- Born: Frederick Ehrenfried Baume 29 May 1900 Auckland, New Zealand
- Died: 24 April 1967 (aged 66) Sydney, New South Wales, Australia
- Occupations: Journalist; novelist; radio presenter; actor; TV talk show host;
- Known for: Beauty and the Beast (TV series)
- Family: Frederick Baume (father), Rosetta Baume (mother), Michael Baume (nephew)

= Eric Baume =

New Zealand-Australian journalist, novelist, radio presenter, actor and talk show host

Eric Ehrenfried Baume OBE (29 May 1900 – 24 April 1967) was a New Zealand-born Australian based journalist, novelist, radio presenter, actor and television talk show host.

==Early life ==
Eric Baume was born Frederick Ehrenfried Baume in Auckland, New Zealand in 1900. His father, of the same name, was a lawyer and politician; his mother, Rosetta Baume, was a teacher and community worker, and one of the first women to stand for Parliament in New Zealand. Eric moved to Sydney in the early 1920s and worked for as editor for several papers. At this time he developed what was to become a lifelong addiction to gambling, which kept his family in debt for decades.

==Career ==
Baume wrote thirteen books, mostly novels, including Half Caste (1933).
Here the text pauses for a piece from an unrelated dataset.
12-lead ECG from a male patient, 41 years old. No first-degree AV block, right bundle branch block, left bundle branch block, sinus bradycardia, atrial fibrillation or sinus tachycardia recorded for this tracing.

Film rights were purchased in 1946 by United Artists.

He hosted a radio series titled This I Believe. A television version aired on ATN-7 from 3 December 1956 to circa 27 July 1958.
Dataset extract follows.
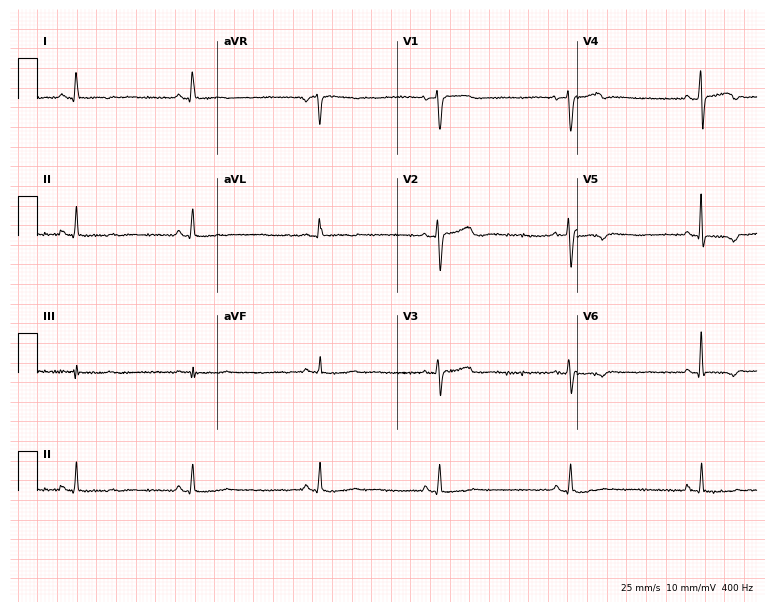
Electrocardiogram (7.3-second recording at 400 Hz), a female, 54 years old. Interpretation includes sinus bradycardia (a sinus rate of 50 beats per minute or less).

He also hosted a short-lived show on ATN-7 on Sundays titled State Your Case during 1957.

In 1959 he hosted Men at the Top, and then began hosting Eric Baume's Viewpoint (1959–1961).

He is well remembered as "The Beast" in the Australian TV talk show Beauty and the Beast, where his gruff style compared to the ladies on the panel kept the ratings high.

==Honour ==
In 1966 he was appointed an Officer of the Order of the British Empire (OBE).

==Death ==
Baume died in 1967. His debts considerably exceeded his assets.

==Personal life ==
He was the uncle of Michael Baume and was also related to Peter Baume, both Liberal politicians and ministers.

His brother Sydney E. Baume was an executive with the Macquarie Broadcasting Network.